One story tells of a time when animals ruled the earth, and a buffalo tracking porcupine...
The porcupine had been following the buffalo from their chips, asking each and everyone in which direction the buffalo were headed. One answered it was "fresh", and the porcupine followed its directions to an river which the buffalo had just crossed.
The porcupine called out for a buffalo to carry him across the
river, but as each one replied "Do you mean me?", he
said "No, I want a different buffalo...", and moved on
to the next one until he finally found the strongest buffalo in
the herd who said "I shall carry you across the river!",
and proceeded to cross the river to fetch the porcupine.
The porcupine, unsure for his
safety, was apprehensive about getting on the buffalo's
back. Every suggestion offered by the buffalo was declined
by the frightened porcupine until the buffalo asked him if he's
rather cross the river inside him. The porcupine
agreed, and was swallowed by the buffalo.
As they crossed the river, the
anxious porcupine asked the buffalo if they had arrived, the
buffalo answered: "No, not yet", then a little while
later, he asked again, the buffalo replied, "We have just
come out of the water, it is safe for you to leave my
insides"... But the porcupine replied: "Not yet, wait a
little longer".
A while later, the buffalo grew
tired of carrying the porcupine inside him, and ordered it to come
out. the porcupine came out, but his heavy tail, full of
quills punctured the buffalo's heart on the way, causing it to
charge and die suddenly. This angered the other buffalo, who tried
to killed the porcupine, but he stayed beneath the buffalo's ribs,
safe from their horned attacks.
After the buffalo got tired and
abandoned their efforts, the porcupine emerged, and looking at the
buffalo carcass said: "I wish I had something with which to
butcher this buffalo."
A coyote who happened to be sleeping nearby hear the porcupine,
and quickly got to its feet, and rushed to help the
porcupine. he said "Here is my knife for
butchering", and joined the porcupine at the dead buffalo's
side.
The coyote issued a challenge: "Let he who can leap over
the beast butcher it", and the porcupine revved up, ran and
jumped, but he fell short of the mark. Of course, the coyote
achieved the jump in a single bound, not even grazing the dead
buffalo, so he got to carve up the beast.
After a while, he removed the
paunch, and gave it to the porcupine for him to go and clean in
the river, asking him to wait before eating any of it. The
porcupine, hungry from all the excitement tore off a little piece
and ate it, but not so little a piece, and not eaten fast enough
the t the coyote didn't see, and the latter howled with anger at
the disobedient porcupine whom he chased and killed with a club,
then stuffed inside the buffalo's carcass.
When he later joined his family, the coyote told them he had killed
both the porcupine and the buffalo; and he asked them to help carry
them home.
Before being removed from inside
the buffalo, the spirit of the porcupine said the magic words,
"Let a red pine tree grow here fast". The tree
sprang upwards from beneath the meat and the porcupine, carrying
them to the heavens, with the porcupine miraculously coming back
to life.
When the coyote and his family returned
to get the meat, they were surprised to find it had gone missing,
and he asked his family to search the are, hoping to pick up a
scent.
Porcupine sitting atop of the tall red pine, wished the coyotes
would look up and see him there, then it happened, the smallest
coyote looked up and saw the porcupine, sitting up at the top of
the branches on a small hill of meat.

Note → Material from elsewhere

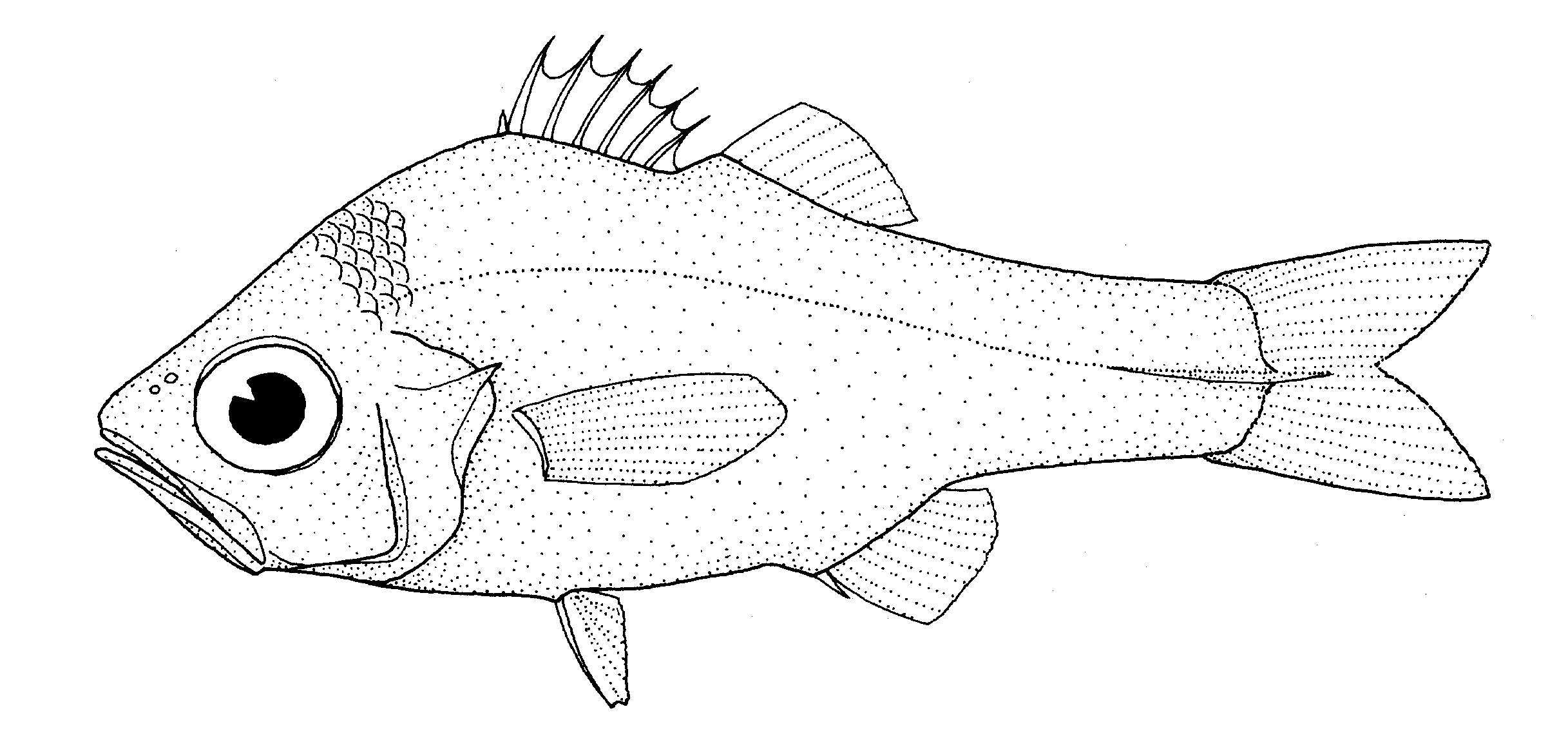 Rosenblattia robusta (no common name)

Coyote asked the
porcupine to throw them a piece, for they were starving, but the
porcupine had one request:
"Place the smallest of your children a little
farther", the coyotes did as they were asked, placing their
youngest off to the side... "Now make a circle and hold your
hands upward to the heavens," so they did, and porcupine
began throwing down the huge chunks of meat which ended up
knocking the coyote and his family dead, with the exception of the
little one.
When he came back down, he took care the little coyote, fed him
some meat and then went home with as much as he could carry.

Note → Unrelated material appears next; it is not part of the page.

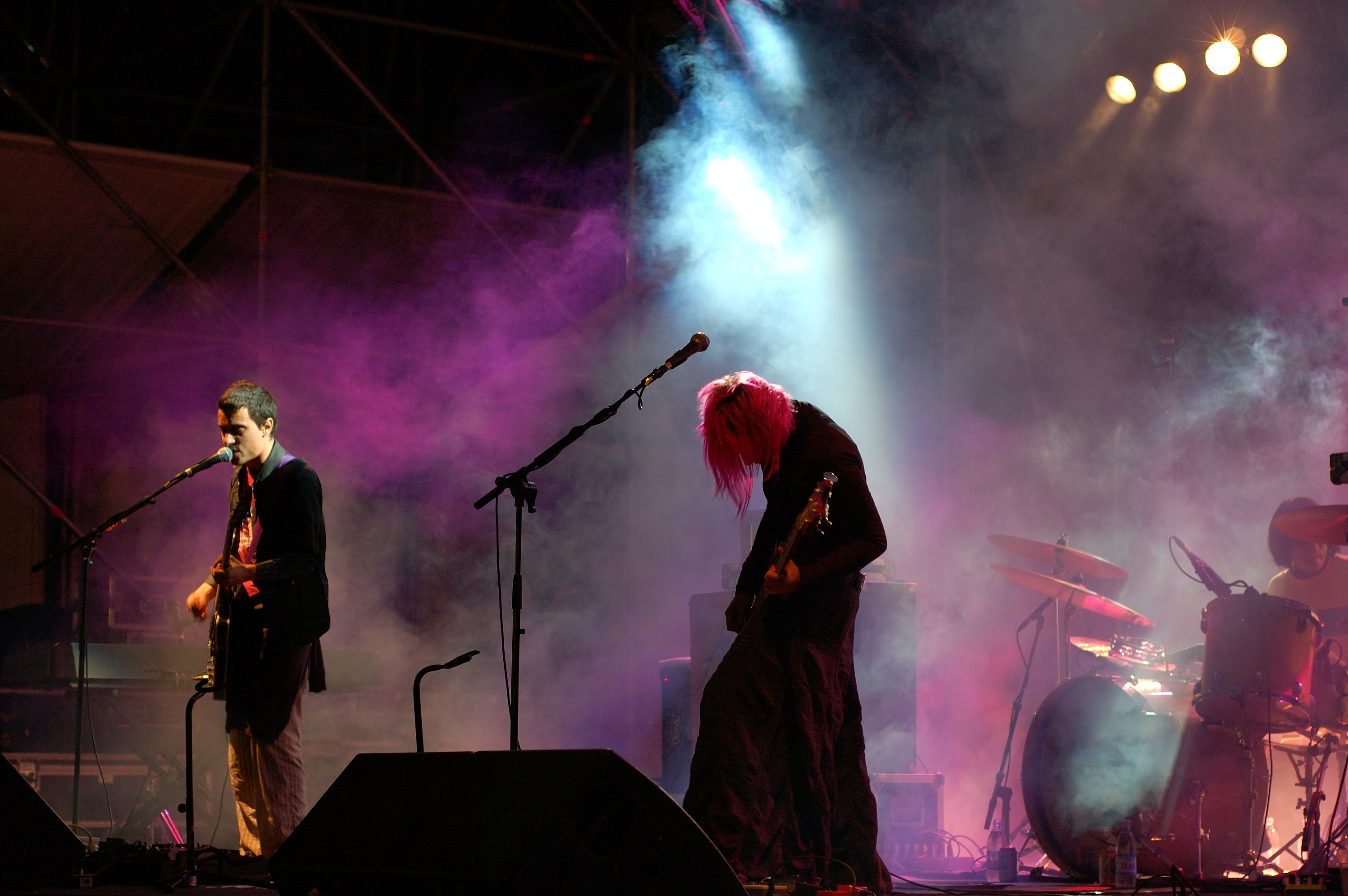 I Verdena alla Festa de L'Unità a Modena il 19 settembre 2007.

Later on, the porcupine and the coyote who had since become close
friends, ended up helping each other in the hunt for buffalo.
The coyote, along with the
buffalo and the bear, features prominently in Ute lore, here is another example
of a children's fable which features a coyote:

Coyote
Steals the Blanket : A Ute Tale
by Janet Stevens (Illustrator) The title says it all, in essence, this is
a children's fable, about a coyote who steals a blanket and
ultimately ends up giving it back, realizing that he's done
wrong...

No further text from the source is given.